For the second: PlotStyle -> FaceForm[None] works nicely, too. –  J. M. Apr 3 '13 at 7:51
    
@Mr.Wizard Lighting -> "Neutral" is more efficient I think - I edited it into my code. Thx ;) –  Vitaliy Kaurov Apr 3 '13 at 15:52
    
@J.M. Yes, nice observation ;) –  Vitaliy Kaurov Apr 3 '13 at 15:53
    
@Mr.

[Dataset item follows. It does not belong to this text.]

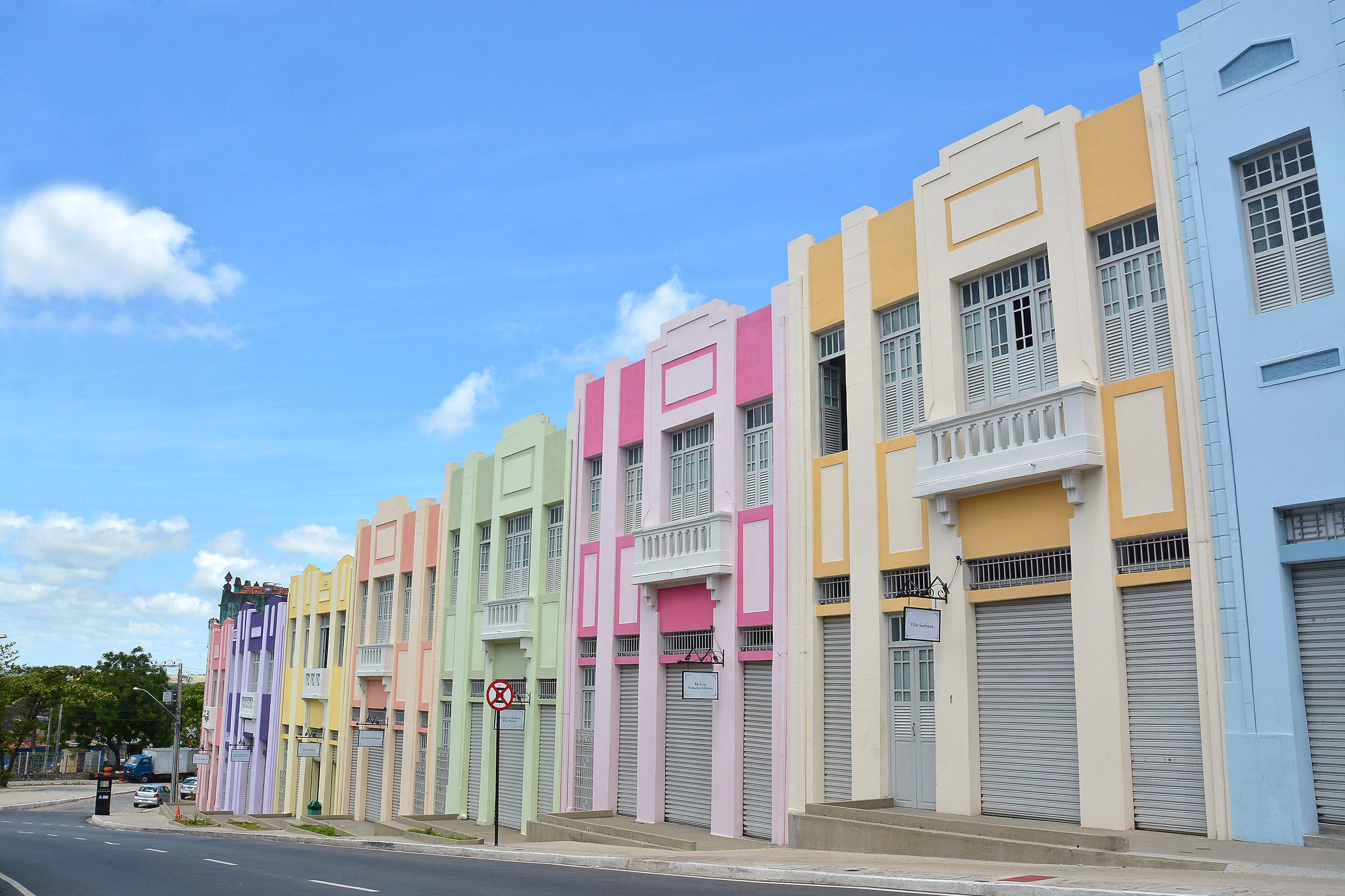 Villa sanhaua joão pessoa Paraíba
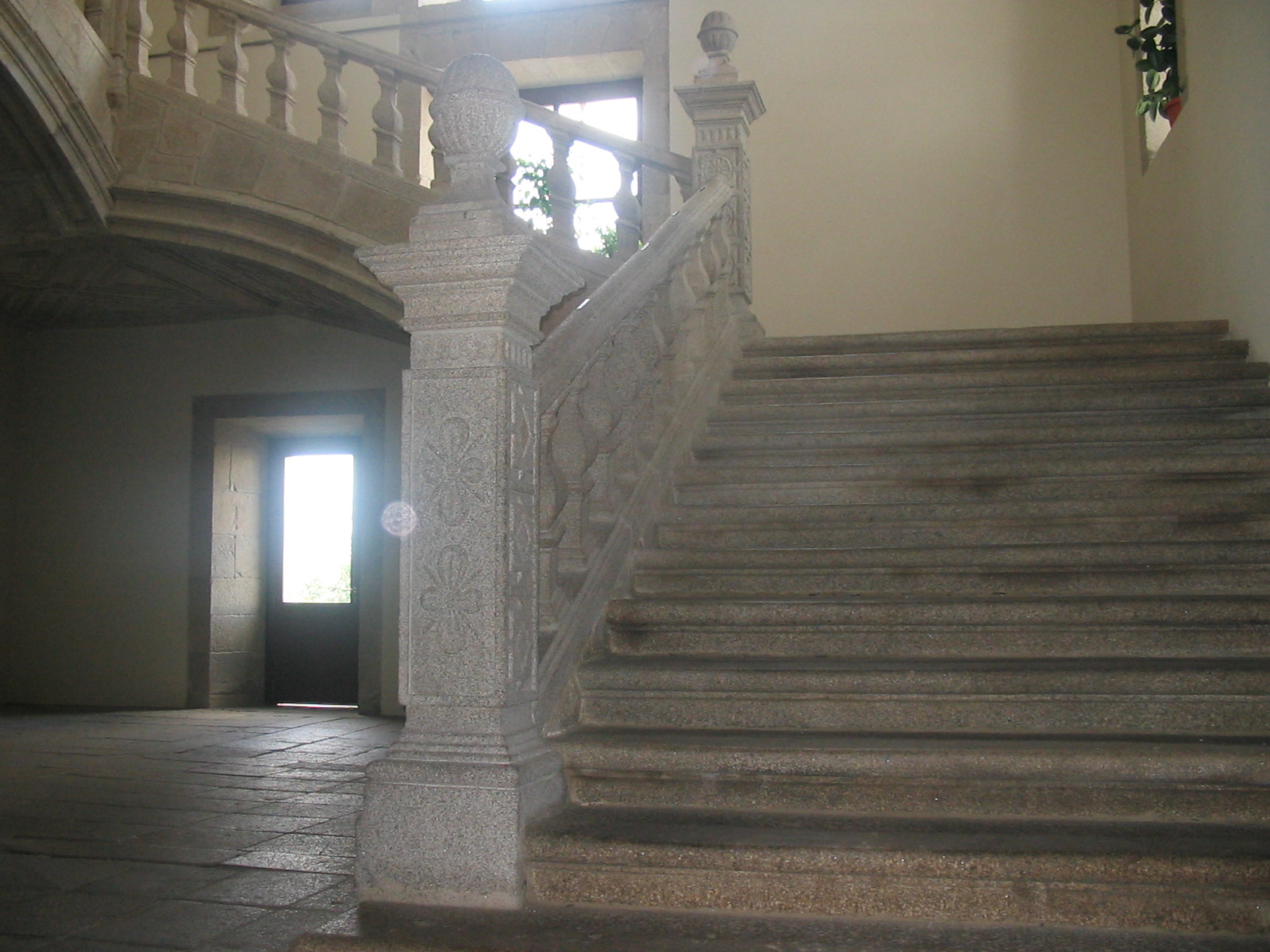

Wizard, through close reading of the docs for Plot3D[], it would seem that ColorFunction -> (White &) is entirely equivalent to the default ColorFunction -> Automatic, so one does not really need to tweak ColorFunction for a plain Jane plot... –  J. M. Apr 3 '13 at 16:02

If one wants a simple wireframe mesh, as in Vitaliy's answer, here's yet another method:

DeleteCases[Plot3D[Exp[-(x^2 + y^2)], {x, -2, 2}, {y, -2, 2}, Mesh -> {20}], _Polygon, ∞]

wireframe plot


As it turns out, however, there is an even simpler way to generate a nice wiremesh:

Plot3D[Exp[-(x^2 + y^2)], {x, -2, 2}, {y, -2, 2}, Mesh -> {20}, PlotStyle -> None]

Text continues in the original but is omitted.